Cold cold cold. All the salons I had worked in had a problem getting rid of the heat building up. None of them had central heating nor needed it. I just never gave it a thought when I opened, not realising that I’d always worked in small salons. This salon was much bigger with far fewer people per sq. foot and critically, had massive windows. In winter it was cold; too cold until about 11.00am. We used to have portable heater blowers on as well as all the hood dryers to try to get the temperature up first thing.
One of the first winters had an exceptional spell where the snow stayed settled on the roads for a couple of weeks. Both Frances and I came to work for a whole week in our ski suits and kept them on all day. I apologise unreservedly to any clients that still remember feeling chilly in those early days. Since this major refit in 1993-5 we now have two fitted heating systems.
Not long after our opening, the apartments above, which I had sold on to developers, were giving us problems. The property market had collapsed and they couldn’t sell their newly refurbished flats, so decided to let them. Unfortunately some of the female tenants they let them to, had an awful lot of male visitors so we asked the Council to step in.
The developers next tried short term holiday lets which didn’t really bother us until one day I arrived to find a line of about 50 people snaking past our front door around the building and into the mews. They were laden with luggage and musical instruments and waiting for an agent to come with a key. The coach delivering this East European Orchestra had driven off, and these 50 odd people seemed to think they were going to fit into the four one/two bedroom flats above the salon.
I put it into the hands of my lawyers and luckily found out that the Mortgagor building society was in the process of repossessing all of the flats anyway. After two years of negotiations with them we managed to buy the flats back. In keeping with the quality of the salon we decided it was better to keep the entire upstairs as one large dwelling which I later moved into.

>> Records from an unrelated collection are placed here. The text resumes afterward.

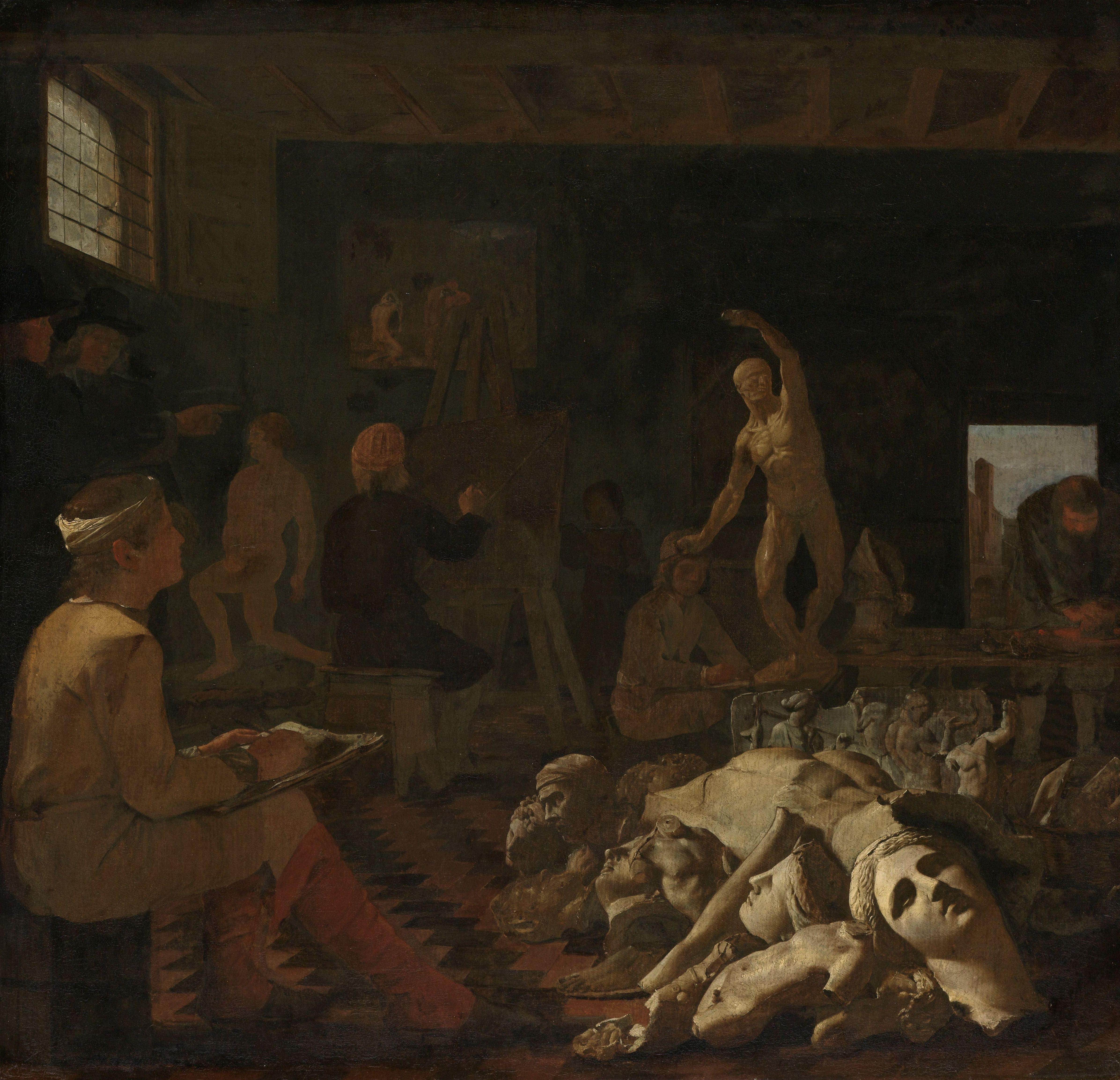 Een schildersatelier waarin twee jongens zitten te tekenen naar een gipsmodel, op de voorgrond ligt een stapel met meer gipsmodellen naar antieke beelden. Links schildert een man naar een mannelijk naaktmodel, twee bezoekers kijken toe. Rechts is een man bezig aan een tafel met het wrijven van verf. Aan de muur hangt een schilderij.; Michael Sweerts (1618–1664), olieverf op doek, ca. 1648–1650
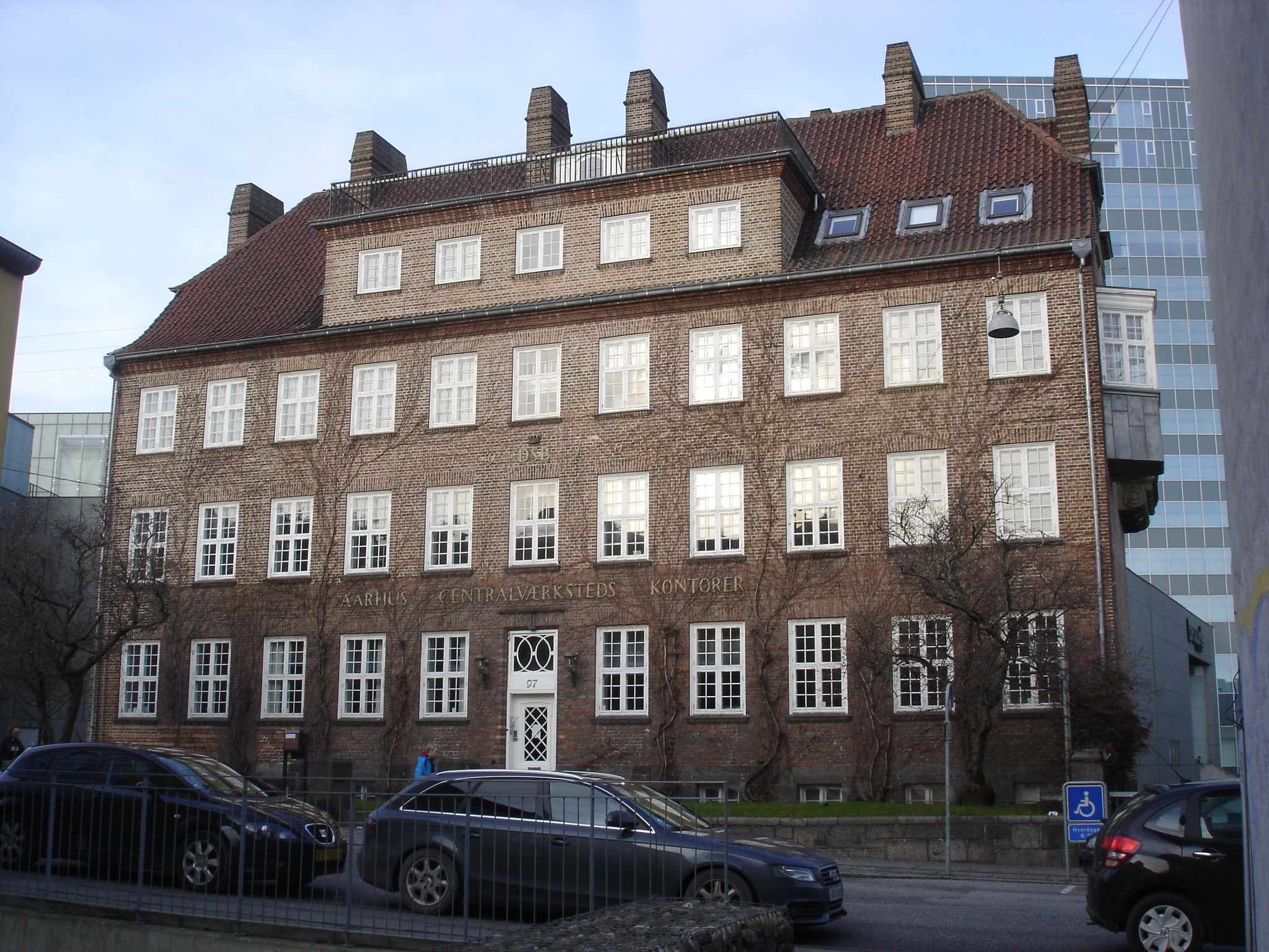 "Baumannhuset", Aarhus Centralværksteds tidligere kontorer i Jægergårdsgade, ombygget og restaureret i 2006. De to nederste etager rummer DGI-husets spinning- og fitnessområde
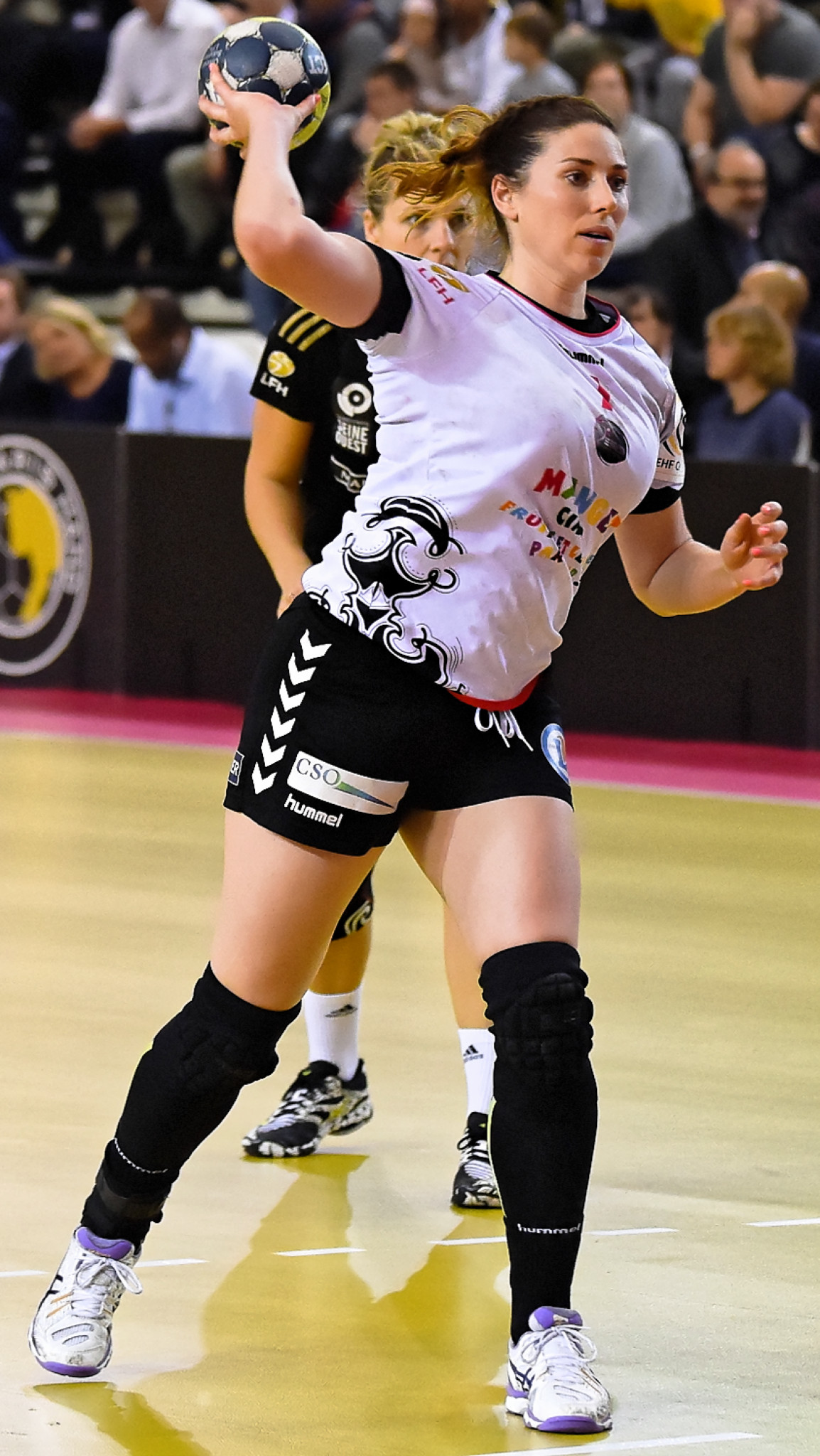 Rencontre de demie-finale retour de championnat entre Issy Paris et Brest. A Issy les Moulineaux, le 19 mai 2017.
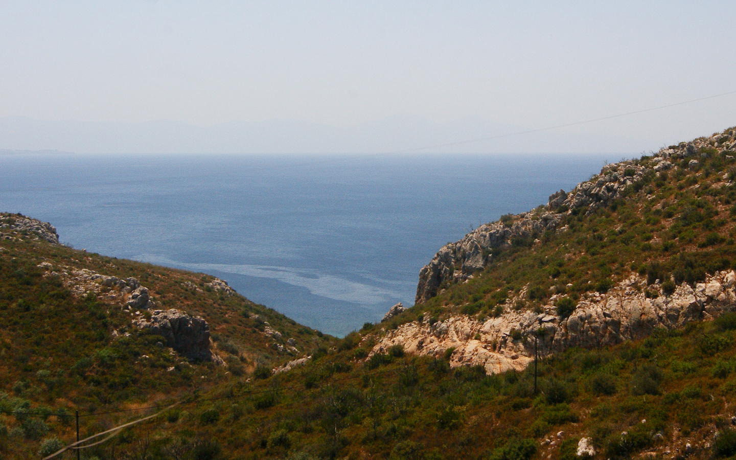 Bucht in Izmir, Türkei

In 1993 I wanted to get the building thoroughly refurbished from top to bottom and took the opportunity to add a floor to the top and dig out parts of the building that didn’t have basement.
1994 - They took out the back wall and window to get the JCB digger in and out from the mews
Louise reminded me of what now seems like an amusing episode, when she called me at 7.30 in the evening whilst closing up, to say someone was rummaging around downstairs. This chancer was helping himself to some of our building materials, lengths of copper pipe, and telling me he was part of the building crew. I knew all the faces on site and he wasn’t one of them so ended up chasing him down the street in my dressing gown shouting ‘stop thief’ or suchlike. I got the copper pipe back.
1994 The Colour Studio
My father, a very energetic 77 year old whilst this building project was going on, was instrumental in much of the work and amazed many of the younger builders on site with his agility around the scaffolding and his sheer hard work.
The builders managed to get the small JCB digger in to excavate half way down but then had to do the rest by hand.
This new area dug out under our colour studio gave us what is now The Deli.
There were some big pieces of steel that went into the new third floor and roof. These ones closed the street for half the day.
1994 - Taking off the roof to add a floor
Thinking back there were some moments that still make me shudder. We had a foreman on site that probably wasn’t the brightest in his class, but you’d normally think of a builders’ foreman being something big strapping and macho? Not this one. Under the main outlet manhole to the sewers is a plug which stops rats from the sewers coming into buildings – apparently in London you are only 10ft away from the nearest rodents, and the builders working on the basement floors and drains kept leaving this plug off, giving us regular furry visitors down there.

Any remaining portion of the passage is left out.